DESCRIPTION OF THE TASK. Reproduce word for word the lines between the one containing "Choroszcz - park" and the end of the entries below, both inclusive; leave out pictures.

Data extracted from a collection:
────────────────────────────────────────
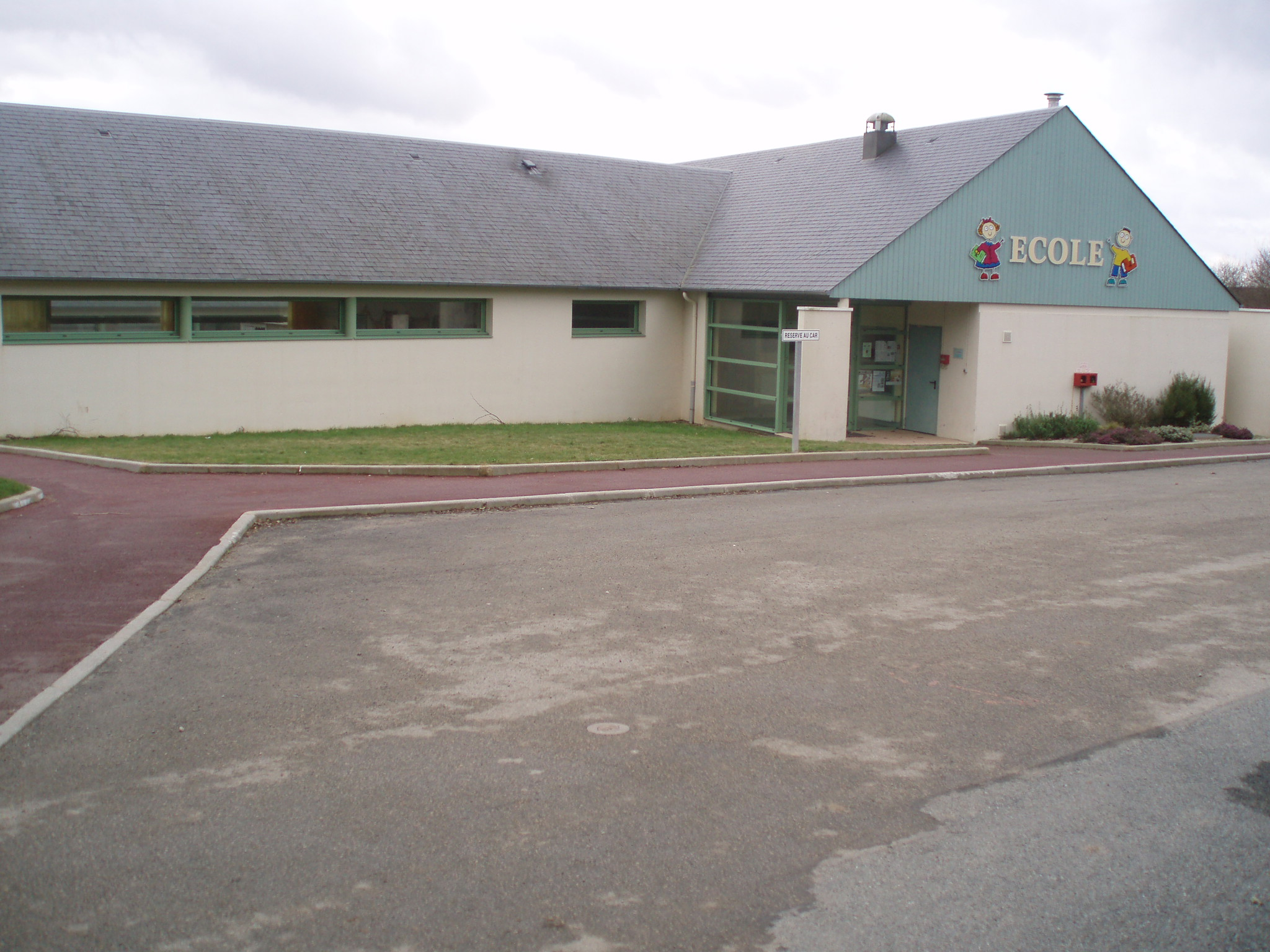 L'école de Loqueffret, vue d'ensemble avec parking
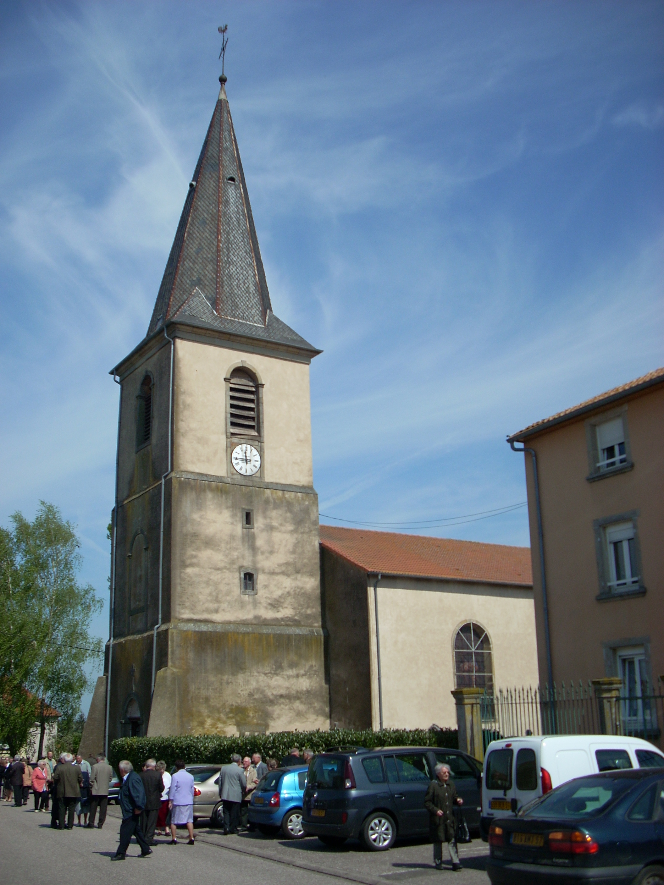 Church in Maizières-lès-Vic, Moselle, Lorraine, France
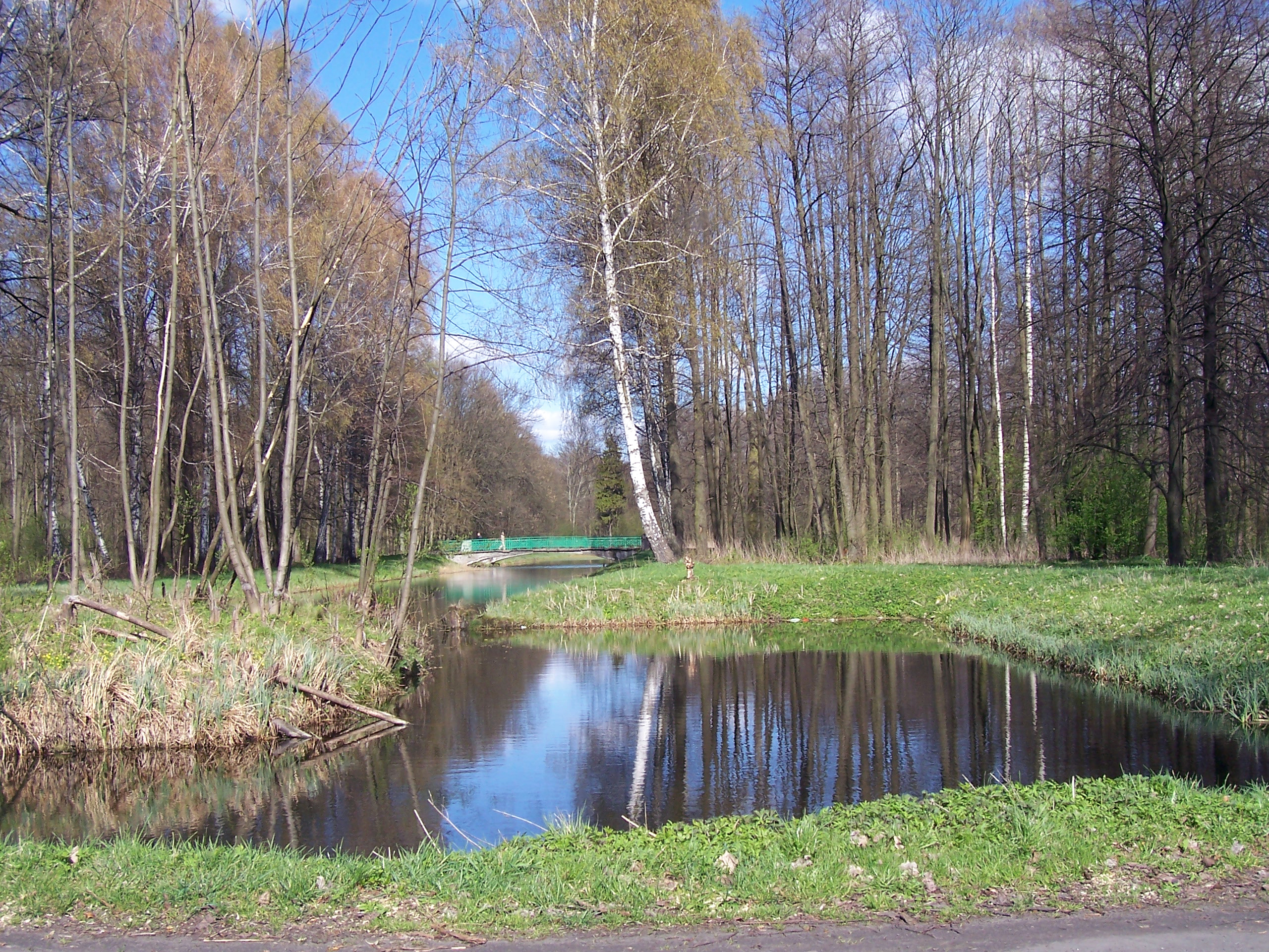 Choroszcz - park pałacowy w zespole pałacowym Branickich (zabytek nr A-30 z 24.09.2002 i 42 (48) z 22.03.1956)
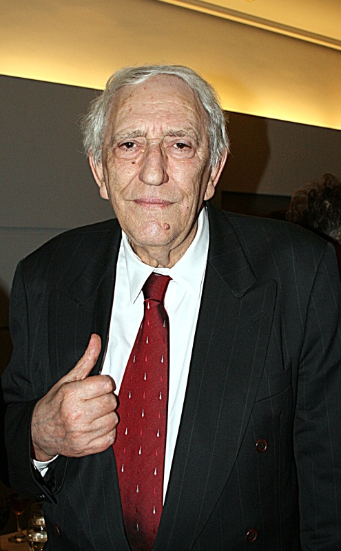 Premijera filma "Nije kraj" u Zagrebu, Ivo Brešan
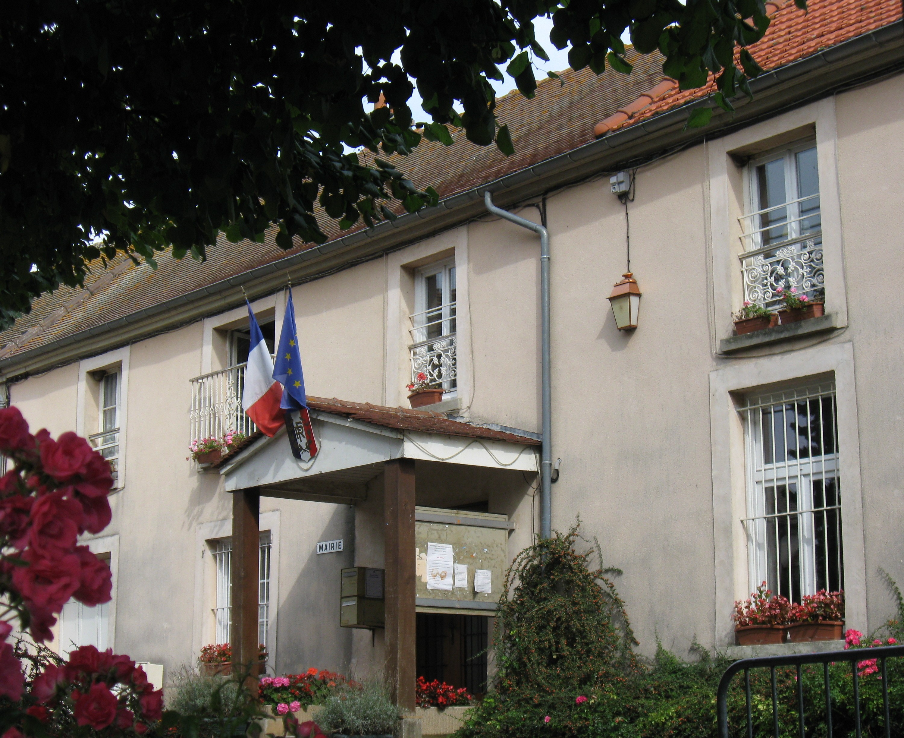 Mairie de Villeroy (Seine-et-Marne, région Île-de-France).
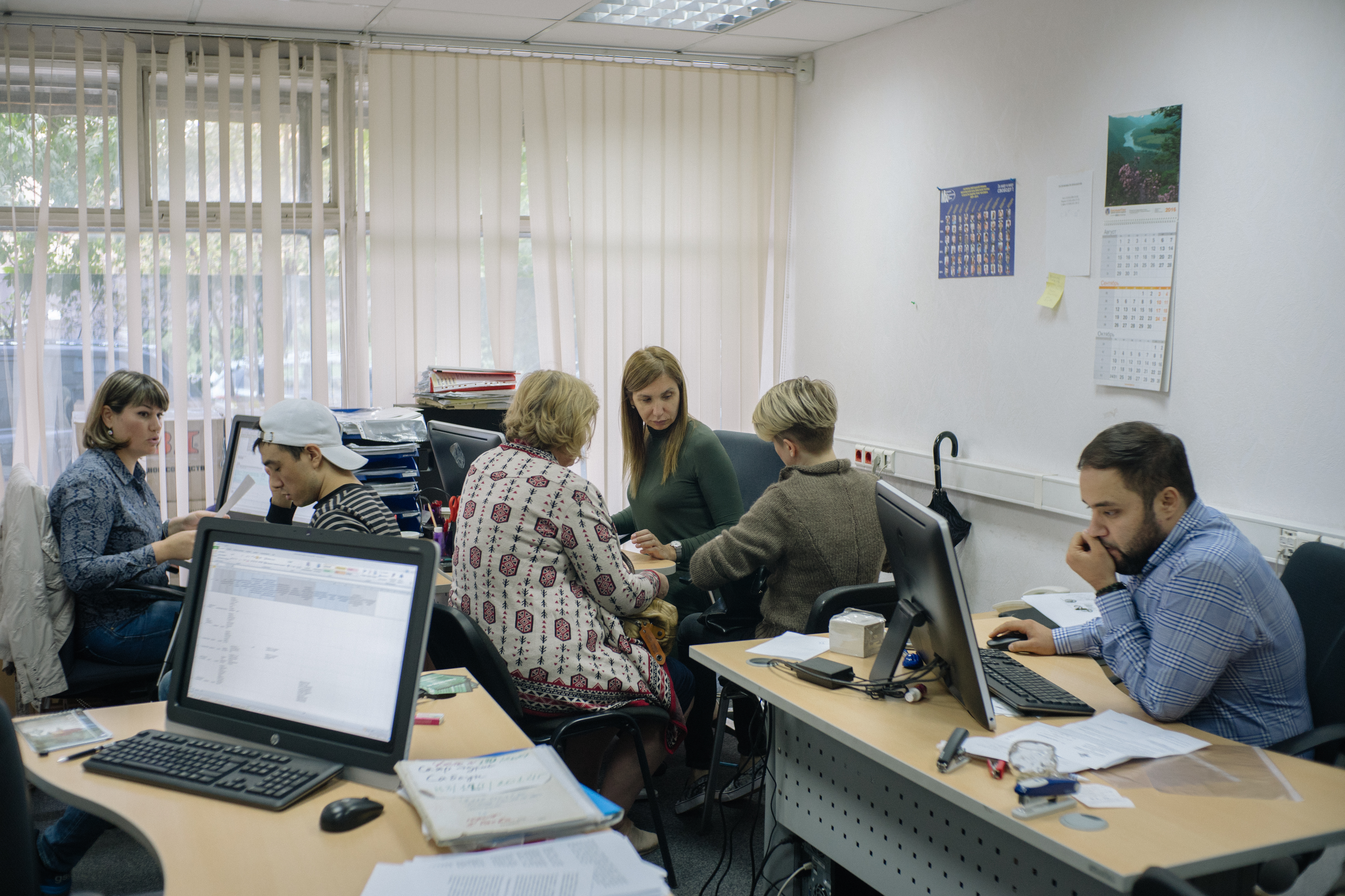 Прием юристов в Комитете
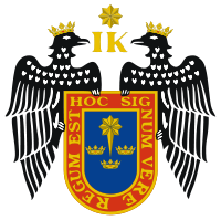 escudo provisional
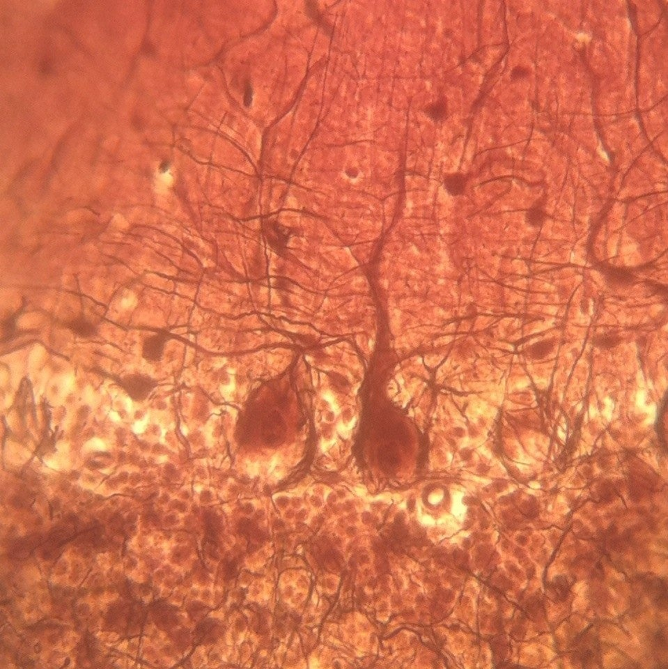 Гистологический срез коры мозжечка собаки, импрегнация нитратом серебра
────────────────────────────────────────
SOLUTION.
 Choroszcz - park pałacowy w zespole pałacowym Branickich (zabytek nr A-30 z 24.09.2002 i 42 (48) z 22.03.1956)
 Premijera filma "Nije kraj" u Zagrebu, Ivo Brešan
 Mairie de Villeroy (Seine-et-Marne, région Île-de-France).
 Прием юристов в Комитете
 escudo provisional
 Гистологический срез коры мозжечка собаки, импрегнация нитратом серебра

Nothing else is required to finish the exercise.